15. The sharps container of claim 10, wherein the lower portion is made of a thermosetting plastic including an additive to decrease the melting rate of the lower portion.

16. The sharps container of claim 10, wherein the lower portion is made of a thermosetting plastic that is cross-linked using at least one of heat, pressure and radiation to inhibit the contained sharps from protruding though the lower portion.

17. A method of collecting and disposing of sharps, the method comprising:

providing a sharps container including a body having an upper portion and a lower portion;

collecting the sharps in the sharps container;

heating the sharps container in a receptacle such that the lower portion melts at a slower rate than the upper portion and thereby inhibits the sharps from protruding through the lower portion;

removing the melted sharps container from the receptacle; and

disposing of the melted sharps container and sharps.

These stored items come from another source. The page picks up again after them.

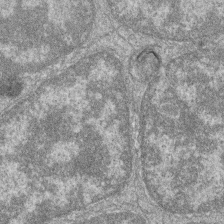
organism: Zebrafish
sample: Cilia; retinal pigment epithelium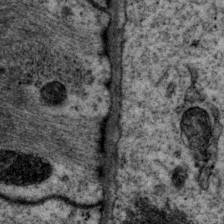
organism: P. pacificus
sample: Pharynx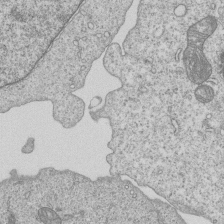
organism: Human
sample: MDA-MB-231 cells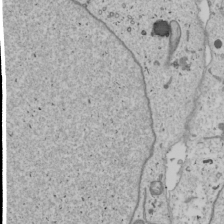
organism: Human
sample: Mitochondria in U2OS cells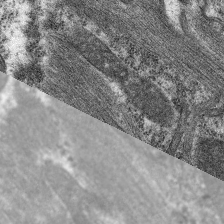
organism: C. elegans
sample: Pharynx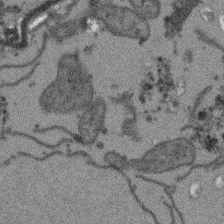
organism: Arabidopsis thaliana
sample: Root tip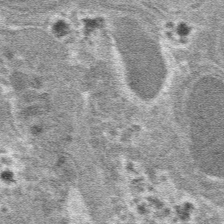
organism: Mouse
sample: Mouse hepatocytes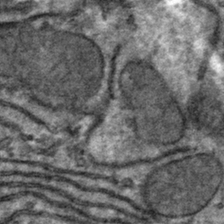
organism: Mouse
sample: Mouse hepatocytes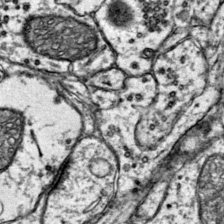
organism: Mouse
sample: Primary visual cortex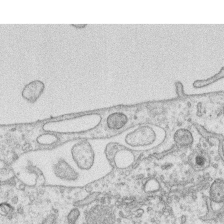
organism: Human
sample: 1205lu cells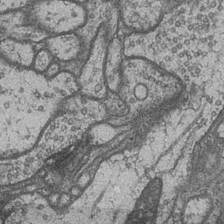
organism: Drosophila
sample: Optic medulla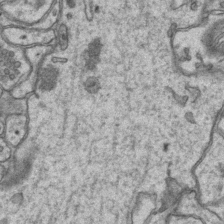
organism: Mouse
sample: CA1 Hippocampus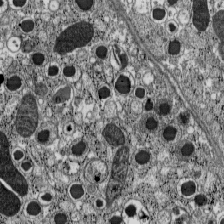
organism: C57BL Mouse
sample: Pancreatic islet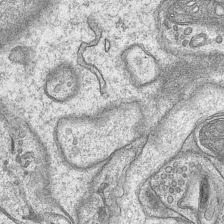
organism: Mouse
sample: CA1 Hippocampus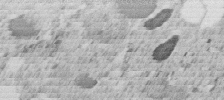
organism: C. elegans
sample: C. elegans embryo early stage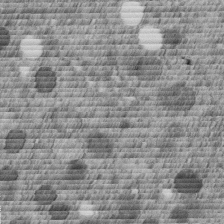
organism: C. elegans
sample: C. elegans embryo early stage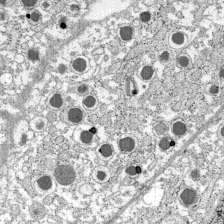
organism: C57BL Mouse
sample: Pancreatic islet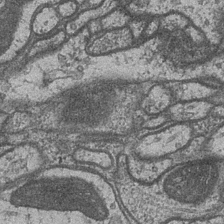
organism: Drosophila
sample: Optic medulla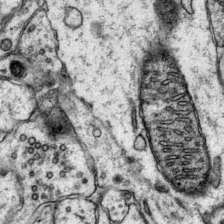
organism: Mouse
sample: Primary visual cortex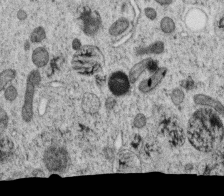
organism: C. elegans
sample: C. elegans oocyte; sperm cells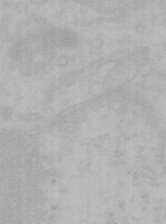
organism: Mouse
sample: Choroid plexus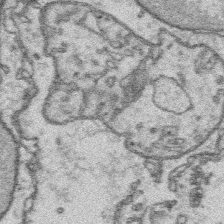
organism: Platynereis dumerilii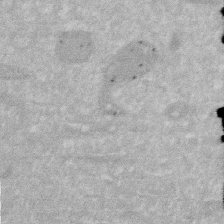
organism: Human
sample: HIV infected U937 cells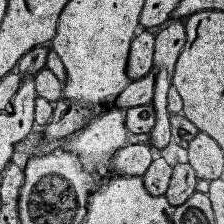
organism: Human
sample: Temporal Lobe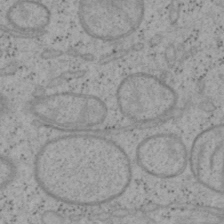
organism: Human
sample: HeLa cells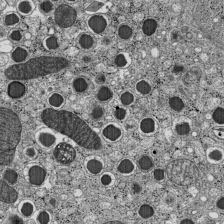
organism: C57BL Mouse
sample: Pancreatic islet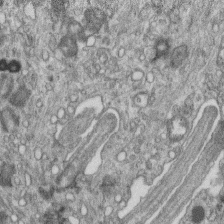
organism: Mouse
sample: Centriole in ependymal cells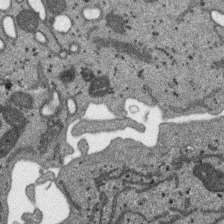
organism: Human
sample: Lung epithelial cells infected with SARS-CoV-2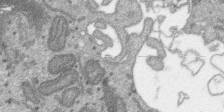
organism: Human
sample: Lung epithelial cells infected with SARS-CoV-2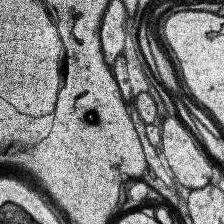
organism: Human
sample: Temporal Lobe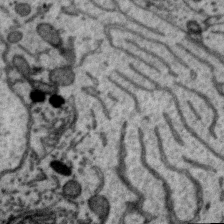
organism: Zebra finch
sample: Brain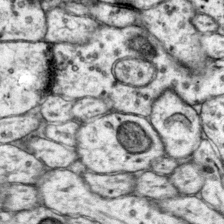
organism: Mouse
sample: Primary visual cortex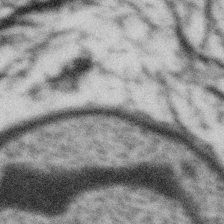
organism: Gemmata obscuriglobus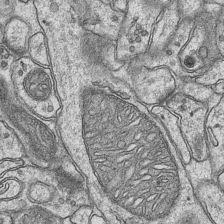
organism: Mouse
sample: CA1 Hippocampus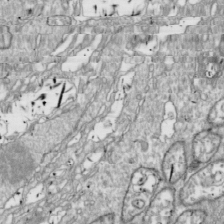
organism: Drosophila
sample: Cell division; meiosis; drosophila spermatocytes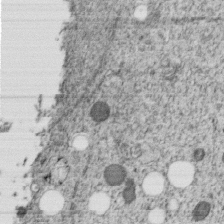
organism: C. elegans
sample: C. elegans embryo early stage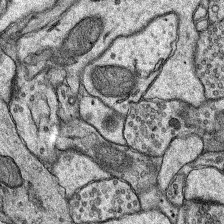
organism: Rat
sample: Hippocampus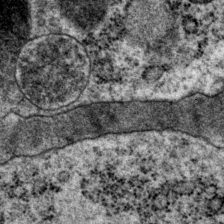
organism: P. pacificus
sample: Pharynx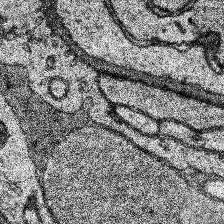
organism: Human
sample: Temporal Lobe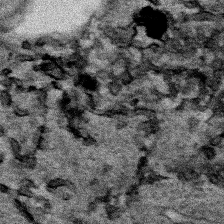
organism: Human
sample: Mitochondria in HCT116 cells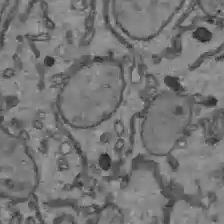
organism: C57BL Mouse
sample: Liver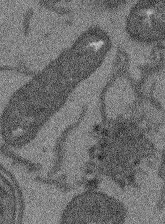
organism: Arabidopsis thaliana
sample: Root tip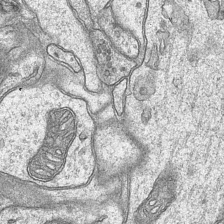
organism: Mouse
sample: CA1 Hippocampus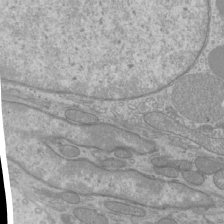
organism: Mouse
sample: Cilia; mouse epididymis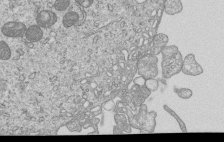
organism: Human
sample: MDA-MB-231 cells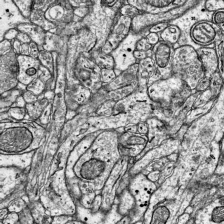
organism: Mouse
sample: Visual Cortex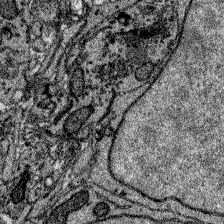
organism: Zebrafish
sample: Larval olfactory bulb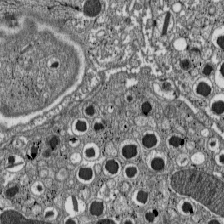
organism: C57BL Mouse
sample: Pancreatic islet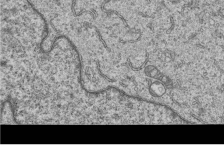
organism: Human
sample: MDA-MB-231 cells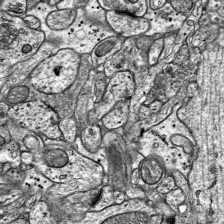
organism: Mouse
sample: Visual Cortex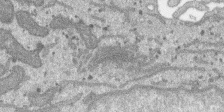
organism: Human
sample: Lung epithelial cells infected with SARS-CoV-2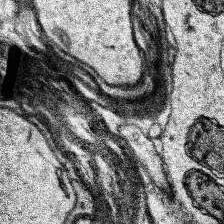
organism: Human
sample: Temporal Lobe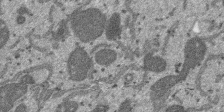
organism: Human
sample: Lung epithelial cells infected with SARS-CoV-2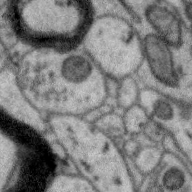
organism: Zebra finch
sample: Brain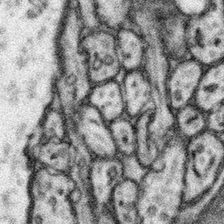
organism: Mouse
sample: Somatosensory cortex neuropil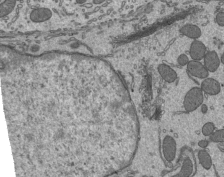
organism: Mouse
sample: Mouse epididymis efferent ductule cilia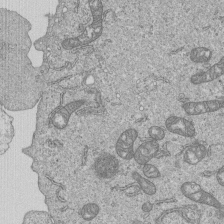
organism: Human
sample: MDA-MB-231 cells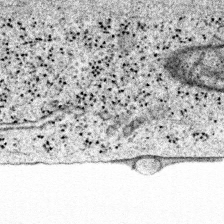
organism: Human
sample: HeLa cells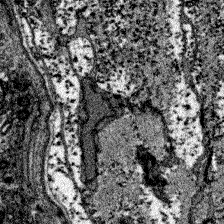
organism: Zebrafish
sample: Larval olfactory bulb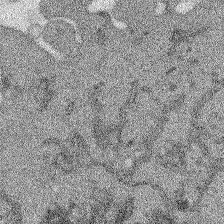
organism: Human
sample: HeLa cells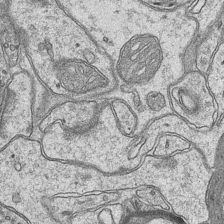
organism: Mouse
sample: CA1 Hippocampus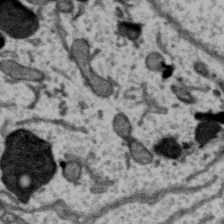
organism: Zebra finch
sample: Brain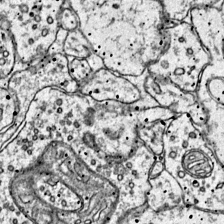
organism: Mouse
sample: Primary visual cortex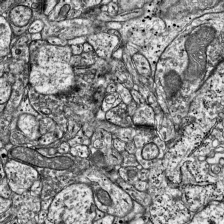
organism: Mouse
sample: Visual Cortex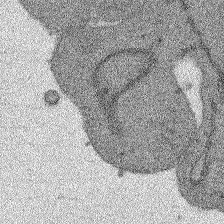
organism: Human
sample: HeLa cells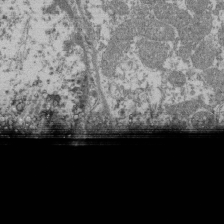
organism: Mouse
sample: Glomerulus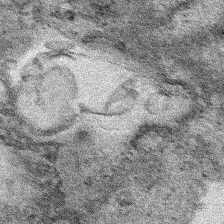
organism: Human
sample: Mitochondria in HCT116 cells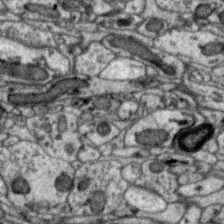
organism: Zebra finch
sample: Brain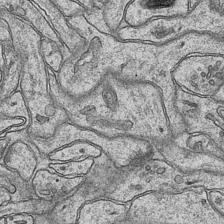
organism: Mouse
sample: CA1 Hippocampus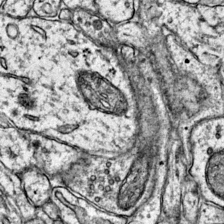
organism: Mouse
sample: Primary visual cortex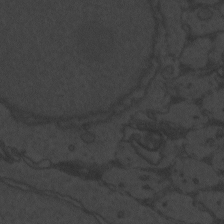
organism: Zebrafish
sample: Macrophage infected with Toxoplasma gondii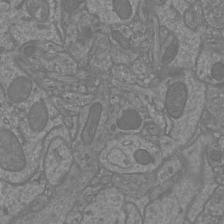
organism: Mouse
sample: Cortical neurons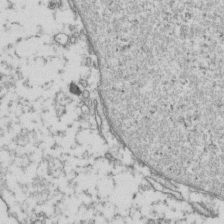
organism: Human
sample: Activated Jurkat CD4+ T cells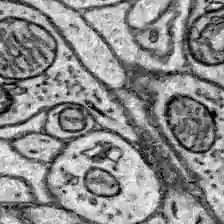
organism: Zebrafish
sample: Brain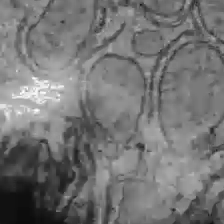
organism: C57BL Mouse
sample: Liver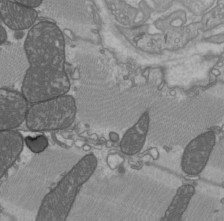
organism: C57BL Mouse
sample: Heart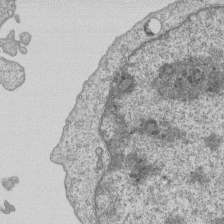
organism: Human
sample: MDA-MB-231 cells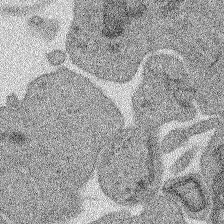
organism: Human
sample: HeLa cells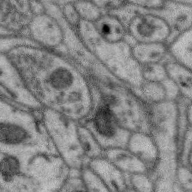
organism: Zebra finch
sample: Brain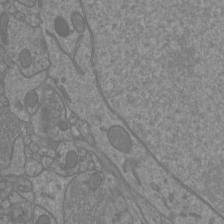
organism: Mouse
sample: Cortical neurons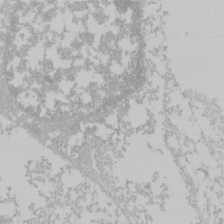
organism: Mouse
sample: Cancer cell death in ED-1 cells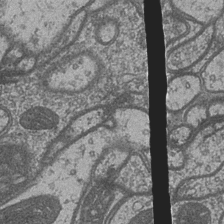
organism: Drosophila
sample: Optic medulla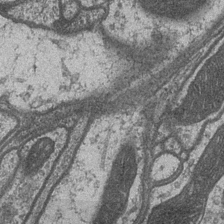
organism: Drosophila
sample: Optic medulla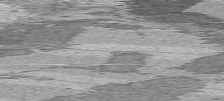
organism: C57BL Mouse
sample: Heart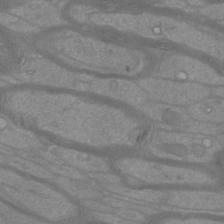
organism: Mouse
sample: Cortical neurons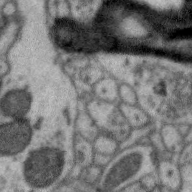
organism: Zebra finch
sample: Brain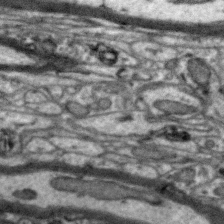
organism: Zebra finch
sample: Brain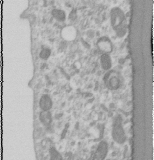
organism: Human
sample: Cilia; basal body in RPE cells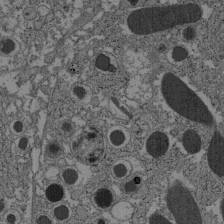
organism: C57BL Mouse
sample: Pancreatic islet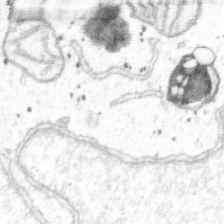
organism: Human
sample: HeLa cells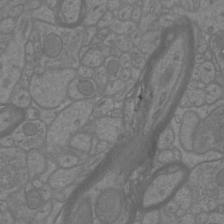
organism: Mouse
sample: Cortical neurons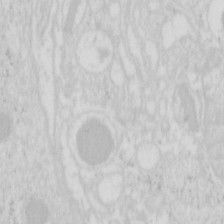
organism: Mouse
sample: Pancreas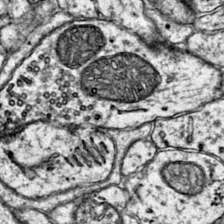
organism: Mouse
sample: Primary visual cortex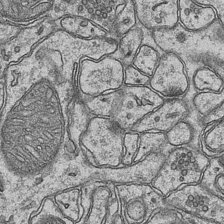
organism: Mouse
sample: CA1 Hippocampus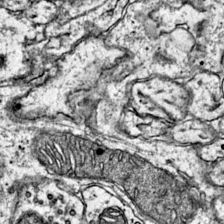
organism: Mouse
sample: Primary visual cortex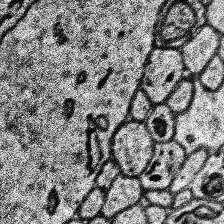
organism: Human
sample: Temporal Lobe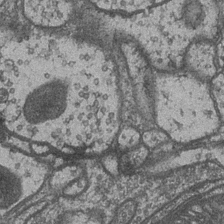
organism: Drosophila
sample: Optic medulla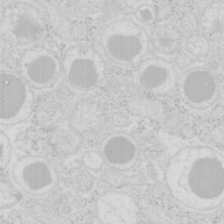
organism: Mouse
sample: Pancreas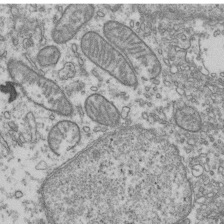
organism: Human
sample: Activated Jurkat CD4+ T cells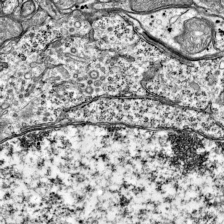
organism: Mouse
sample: Visual Cortex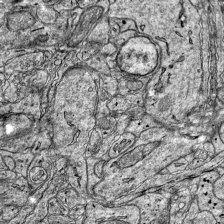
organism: Mouse
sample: Visual Cortex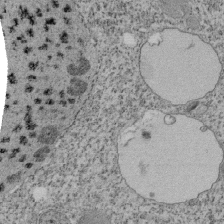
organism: Tetrahymena
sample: Cilia in tetrahymena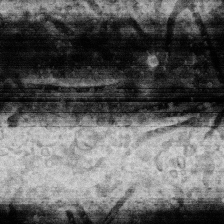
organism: Human
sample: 1205lu cells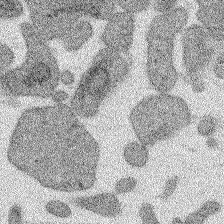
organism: Human
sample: HeLa cells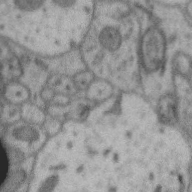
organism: Zebra finch
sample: Brain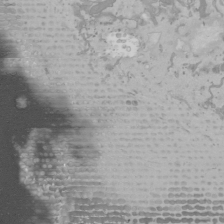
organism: Mouse
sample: Cancer cell death in ED-1 cells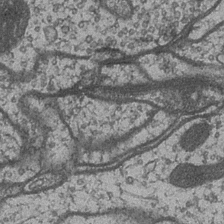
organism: Drosophila
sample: Optic medulla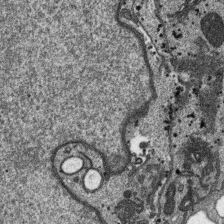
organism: Human
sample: Lung epithelial cells infected with SARS-CoV-2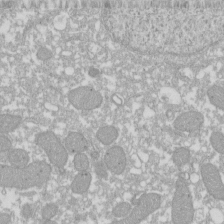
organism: Xenopus
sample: Cilia; centrioles in frog embryo cells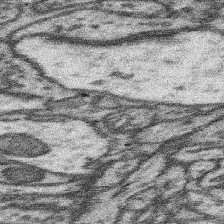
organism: Mouse
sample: Somatosensory cortex neuropil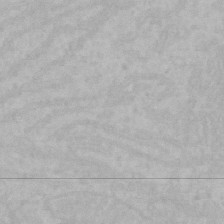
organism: Mouse
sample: Choroid plexus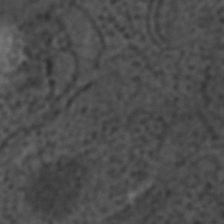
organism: C. elegans
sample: C. elegans embryo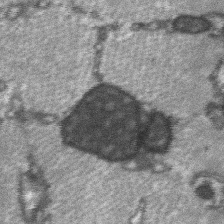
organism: C57BL Mouse
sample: Soleus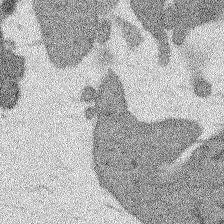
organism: Human
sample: HeLa cells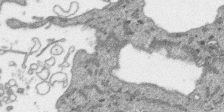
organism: Human
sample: Lung epithelial cells infected with SARS-CoV-2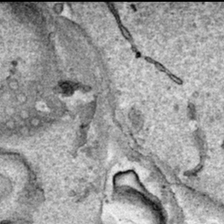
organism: Human
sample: Mitochondria in HCT116 cells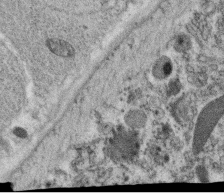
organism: C. elegans
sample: C. elegans oocyte; sperm cells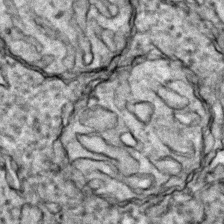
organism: Zebrafish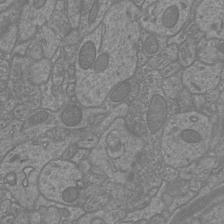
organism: Mouse
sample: Cortical neurons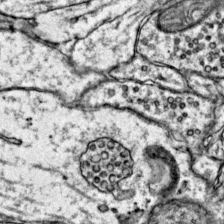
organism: Mouse
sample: Primary visual cortex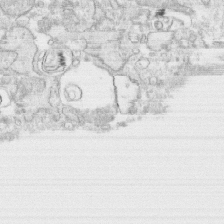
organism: Human
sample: CRL-1474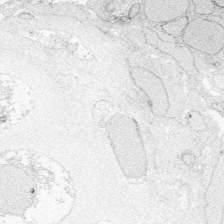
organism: Zebrafish
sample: Whole-Brain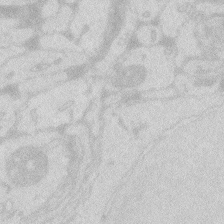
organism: Zebrafish
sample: Macrophage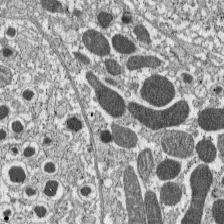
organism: C57BL Mouse
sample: Pancreatic islet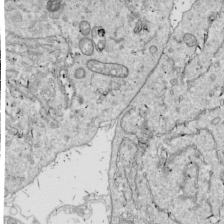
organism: Drosophila
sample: Cell division; meiosis; drosophila spermatocytes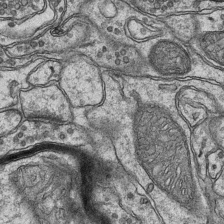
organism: Mouse
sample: CA1 Hippocampus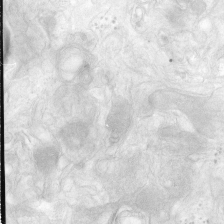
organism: Human
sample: Neocortex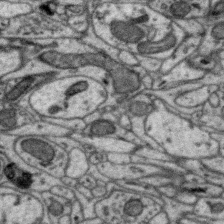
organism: Zebra finch
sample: Brain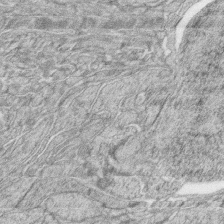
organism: Zebrafish
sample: synaptic ribbons in rod cells and cone cells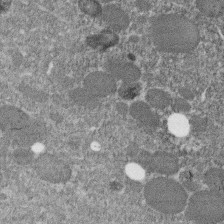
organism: C. elegans
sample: C. elegans embryo early stage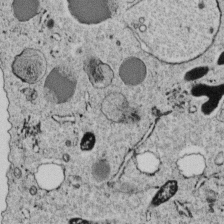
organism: C. elegans
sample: C. elegans embryo early stage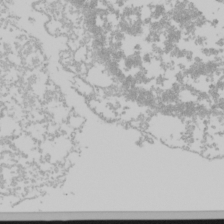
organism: Mouse
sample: Cancer cell death in ED-1 cells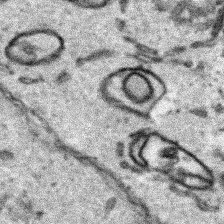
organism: Human
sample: Mitochondria in HCT116 cells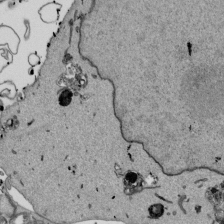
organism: Mouse
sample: ED-1 cell nuclei; centrioles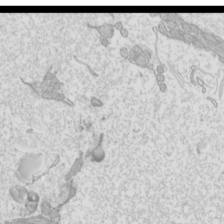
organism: Mouse
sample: Cilia; mouse epididymis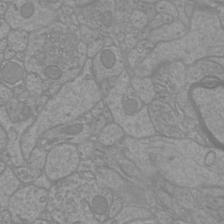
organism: Mouse
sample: Cortical neurons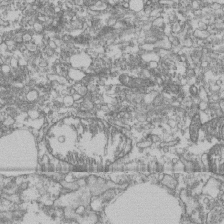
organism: Human
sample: Fibroblast cells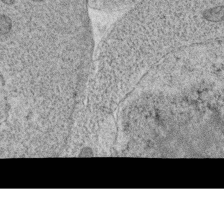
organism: C. elegans
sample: C. elegans oocyte; sperm cells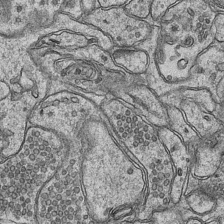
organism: Mouse
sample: CA1 Hippocampus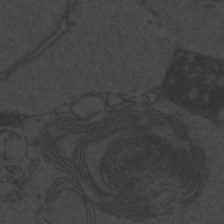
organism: Zebrafish
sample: Macrophage infected with Toxoplasma gondii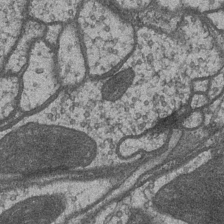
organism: Drosophila
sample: Optic medulla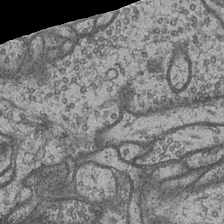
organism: Drosophila
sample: Optic medulla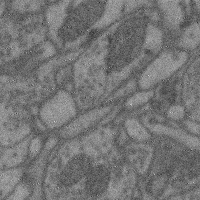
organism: Mouse
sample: Cerebral cortex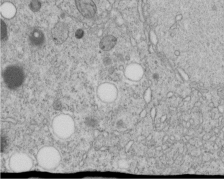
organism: C. elegans
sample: C. elegans embryo early stage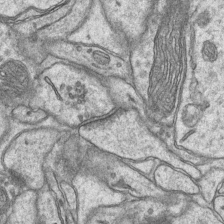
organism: Mouse
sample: CA1 Hippocampus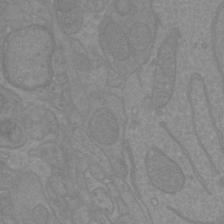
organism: Mouse
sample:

18. The method of claim 17, wherein providing the sharps container including a cover positioned on the body and having a door.

19. The method of claim 18, wherein heating the sharps container such that the door melts at a slower rate than the upper portion and descends toward the lower portion to cover the sharps so as to inhibit the sharps from protruding through the door.

20. The method of claim 17, wherein heating the body includes supporting the sharps on or above the lower portion.

21. The method of claim 17, wherein heating the body includes encapsulating the sharps with the upper portion.

22. The method of claim 17, wherein providing the sharps container made by an injection molding process.

23. The method of claim 17, wherein providing the sharps container the lower portion is a preformed cup and the upper portion is molded to the lower portion.